Hence, S must be an unbalanced string.

But to prove the if-and-only-if part of our Theorem, we must also prove that any other form of S is balanced except the one that satisfies the description in the theorem.

There are three more cases that should be proven as “balanced” to call the Theorem true.

Case 1: S = A + “44” + B, |A| = N7-1, |B| = N4-1

  • Let z be the number of 4s in A
  • Number of 7s in A = N7-1 - z
  • Number of 7s in B = N7 - (number of 7s in A) = N7 - (N7-1 - z) = z + 1

Now, at x = N7+1

  • Number of 4s in [1, x) = z+1
  • Number of 7s in (x, N] = z+1

Hence S is balanced.

Case 2: S = A + “77” + B, |A| = N7-1, |B| = N4-1

  • Let z be the number of 4s in A
  • Number of 7s in A = N7-1 - z - 2
  • Number of 7s in B = N7 - (number of 7s in A) - 2 = N7 - (N7-1 - z) - 2 = z - 1

Now, at x = N7

  • Number of 4s in [1, x) = z
  • Number of 7s in (x, N] = z

Hence S is balanced.

Case 3: S = A + “74” + B, |A| = N7-1, |B| = N4-1

  • Let z be the number of 4s in A
  • Number of 7s in A = N7-1 - z
  • Number of 7s in B = N7 - (number of 7s in A) - 1 = N7 - (N7-1 - z) - 1 = z

Now, at x = N7

  • Number of 4s in [1, x) = z
  • Number of 7s in (x, N] = z

Also, at x = N7+1

  • Number of 4s in [1, x) = z
  • Number of 7s in (x, N] = z

Hence S is balanced. In fact, we have two evidences this time.

CONCLUSION

Thus, we have seen that for any string S of the type A + “xx” + B, where |A| = N7-1, |B| = N4-1, S will be unbalanced iff “xx” = “47”.

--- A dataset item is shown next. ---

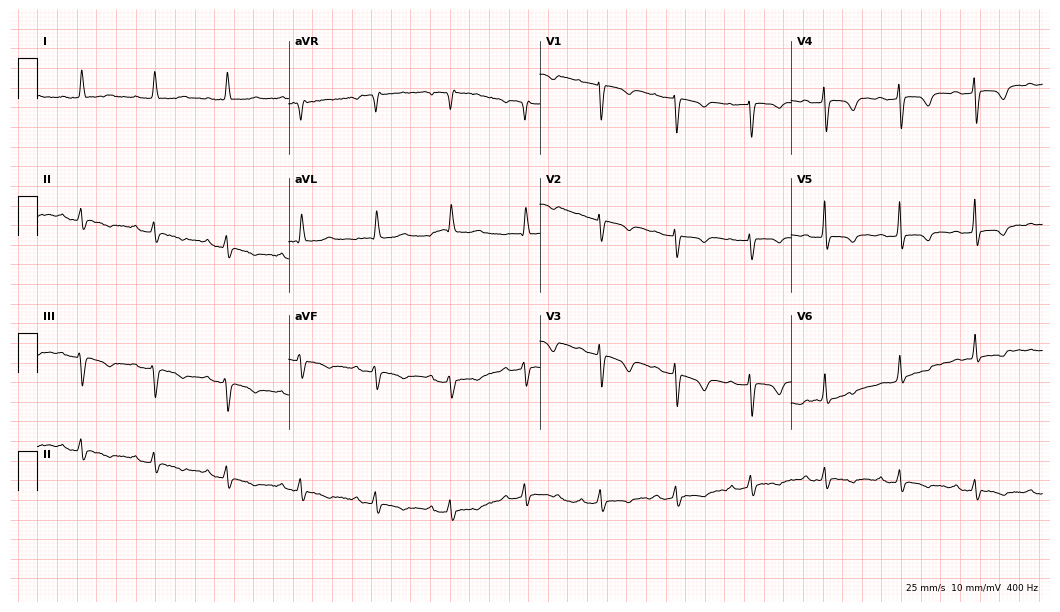
Standard 12-lead ECG recorded from a female patient, 84 years old (10.2-second recording at 400 Hz). None of these six findings is recorded: first-degree AV block, right bundle branch block (RBBB), left bundle branch block (LBBB), sinus bradycardia, atrial fibrillation (AF), sinus tachycardia.

This is a very strong condition. Every string will have a unique partition into an A and B, and its balanced-ness simply depends upon the two characters in between :slight_smile:

The answer thus would be

NCN4 - N-2CN4-1

SETTERS SOLUTION

Can be found here.

TESTERS SOLUTION

Can be found here.

2 Likes

Alternatively one can precompute all factorials and inverse factorials in O(|s|) time before reading test cases and then answer each query in O(1) time. See my solution for details.

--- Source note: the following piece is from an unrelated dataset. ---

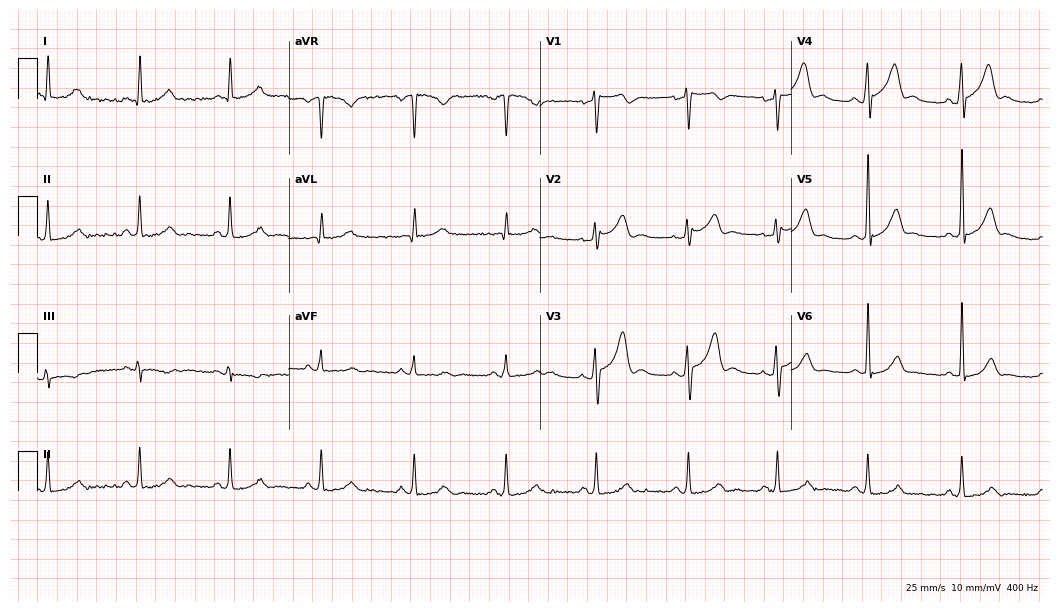
Electrocardiogram (10.2-second recording at 400 Hz), a male patient, 47 years old. Of the six screened findings (first-degree AV block, right bundle branch block (RBBB), left bundle branch block (LBBB), sinus bradycardia, atrial fibrillation (AF), sinus tachycardia), none is recorded.

Also I use another formula C(n-1,n4) + C(n-1,n7) - C(n-2,n4-1) which follows from inclusion-exclusion principle and slightly different reasoning that describe in the editorial.

2 Likes

but array[5000][5000] might be out of bounds

The memory limits on the cube judge are 1536 MB.

an int[5000][5000] array would only consume 100 MBs.

But this array cannot be declared on the stack (that is, local to a function in C++). It should be declared globally / on heap. Another option is to declare it as a static, since runtime allocates them in a separate area.

The stack size of execution is typically much much smaller.

1 Like

That’s quite a long proof.

Suppose there are k sevens, and we want to count unbalanced numbers.

We can place a 4 at position x <=>
number of 4s before x != number of 7s after x <=>
number of 4s before x != k - number of 7s before x <=>
number of 4s before x + number of 7s before x != k <=>
x != k

We can place a 7 at position x <=>
number of 4s before x != number of 7s after x <=>
number of 4s before x != k - 1 - number of 7s before x <=>
number of 4s before x + number of 7s before x != k-1 <=>
x != k-1

So if k = 0, there are no unbalanced numbers; if k>0 we must place a 4 at position k-1, a 7 at position k, and the rest can be anything.

6 Likes

I also used the same approach as you. Sum all balanced strings for balance b=0 to b = min(n4, n7) - which was counted twice because of “74” as substring.

@anton_lunyov : Can you please explain your approach in a bit more detail.
Thanks

can you please explain how you found nCr??